Eine größere Zahl der poiteviner Glaubensflüchtlinge begab sich trotz königlichen Verbot nach Celle, wo sie in Eléonore Desmier d’Olbreuse eine engagierte Fürsprecherin fanden. Leider gibt es keine Quellen darüber, ob und wie Eléonore und die ersten nach Celle gekommenen Hugenotten direkt nach 1665 im lutherischen Fürstentum Lüneburg ihren Glauben praktizieren konnten. Die Situation klärte sich spätestens mit dem am 7. August 1684 von Herzog Georg Wilhelm erlassenen Edikt, das Anhängern der reformierten Konfession im Fürstentum Lüneburg Aufnahme und Unterstützung versprach.

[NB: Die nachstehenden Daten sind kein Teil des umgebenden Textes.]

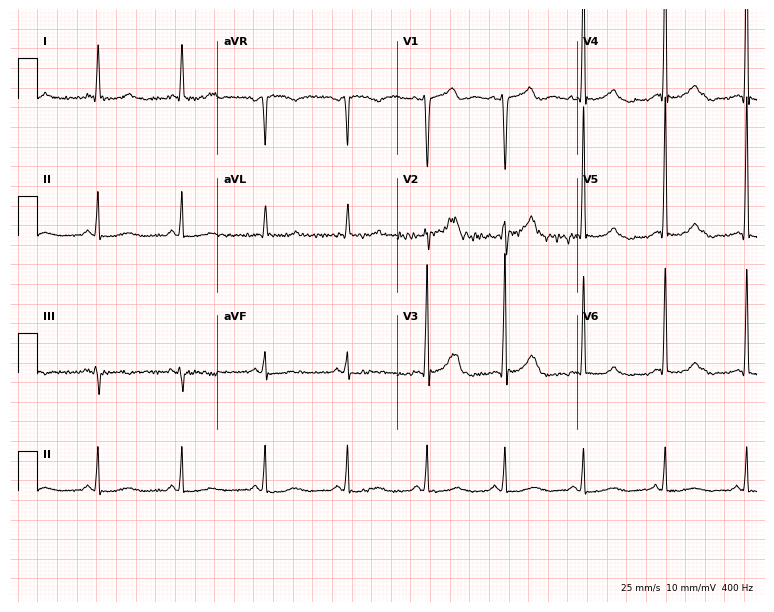
ECG — an 83-year-old male patient. Screened for six findings — first-degree AV block, right bundle branch block (RBBB), left bundle branch block (LBBB), sinus bradycardia, atrial fibrillation (AF), sinus tachycardia — none is recorded. Only these six findings were labelled.

Dieses Edikt, das ursprünglich primär auf die Ansiedlung von in England verfolgten Dissenters in der Stadt Lüneburg zielte, wandelte sich angesichts der Aufhebung des Edikts von Nantes zu einem Hugenottenprivileg. 1686 kam es „mit Erlaubnis des Herzogs […] und durch den Eifer der Herzogin“ zur offiziellen Gründung einer Französisch–reformierten Kirchengemeinde, die naturgemäß eine starke höfische Prägung besaß und sich hinsichtlich ihrer Sozialstruktur von den meisten Hugenottengemeinden im deutschen Refuge unterschied. Ihr erster Pastor wurde ein Verwandter der Herzogin, der zuvor erwähnte Louis Suzannet de la Forest, Seigneur de Puycouvert. Zur Bildung eines ersten Presbyteriums (consistoire) kam es jedoch erst im Jahr 1688. Mit Genehmigung der Herzogin wurden fünf hoch angesehene reformierte Männer in das Leitungsgremium der Hugenottengemeinde berufen. Für lutherische Gemeinden war damals eine Gemeindeleitung durch Laien noch undenkbar.

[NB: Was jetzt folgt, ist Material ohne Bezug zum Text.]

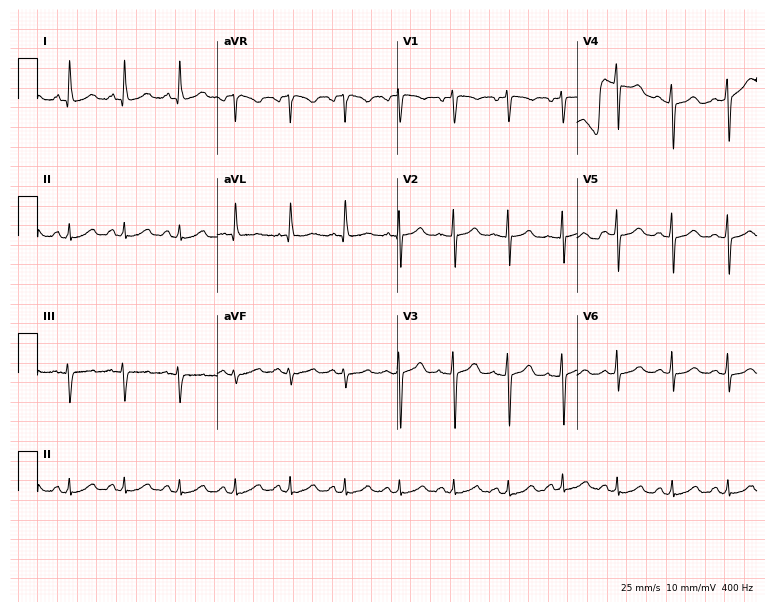
12-lead ECG from a 48-year-old female. Findings include sinus tachycardia (a sinus rate of 100 beats per minute or more).

Im Celler Schloss fungierte zunächst ein Zimmer im Wohntrakt der Herzogin als gottesdienstlicher Versammlungsort der neu gegründeten Gemeinde. Der calvinistische Historiograph Gregorio Leti, der 1686/1687 während einer mehrmonatigen Deutschlandreise auch den Celler Hof besuchte, schrieb Folgendes mit seiner Feder über die Gottesdienste nieder: „Im Augenblick findet man hier auch die Reformierten, wegen der Frau Herzogin, die seit kurzem mit Zustimmung seiner Durchlaucht des Herzogs für sich und die anderen Reformierten, die es am Hofe gibt oder die in der Stadt wohnen, einen Pastor hat kommen lassen. Dieser Pastor heißt Herr de la Forest. Er ist ein Mann aus gutem Hause, führt ein musterhaftes Leben, ist gut erzogen und ein Gelehrter. Zur Zeit predigt er gewöhnlich im Zimmer Ihrer Durchlaucht der Herzogin, und das soll so lange geschehen, bis die Zahl der Anhänger dieser Religion groß genug ist, um eine Kirche zu benötigen. Bis jetzt aber ist deren Zahl noch nicht groß genug, denn es sind erst wenige französische Flüchtlinge hier angekommen. Als ich hier war, waren am Hof und in der Stadt noch nicht einmal 150 Mitglieder dieser Gruppierung vorhanden. Die Frau Herzogin bezeigt für die Religion so viel Eifer und Andacht, daß sie ganz einfach nicht frommer sein könnte.“
Zur finanziellen Ausstattung der französischen Gemeindepfarrstelle hatte die Herzogin die beachtliche Summe von 3000 Talern gestiftet, die bei den Ständen des Herzogtums zur Verzinsung angelegt wurden. „Da die Herzogin unermüdlich unserer Gemeinde Gutes thut“ beschloss das consitoire ein „Denkmal seiner Dankbarkeit für die Nachwelt zu stiften“ indem es die große „Freigebigkeit“ und ihren heiligen „Eifer“ am 20. April 1703 in dem Protokollbuch der Französisch-reformierten Gemeinde dokumentierte. Weitere 3000 Taler vermachte die Herzogin ihrer Gemeinde bei ihrem Tod.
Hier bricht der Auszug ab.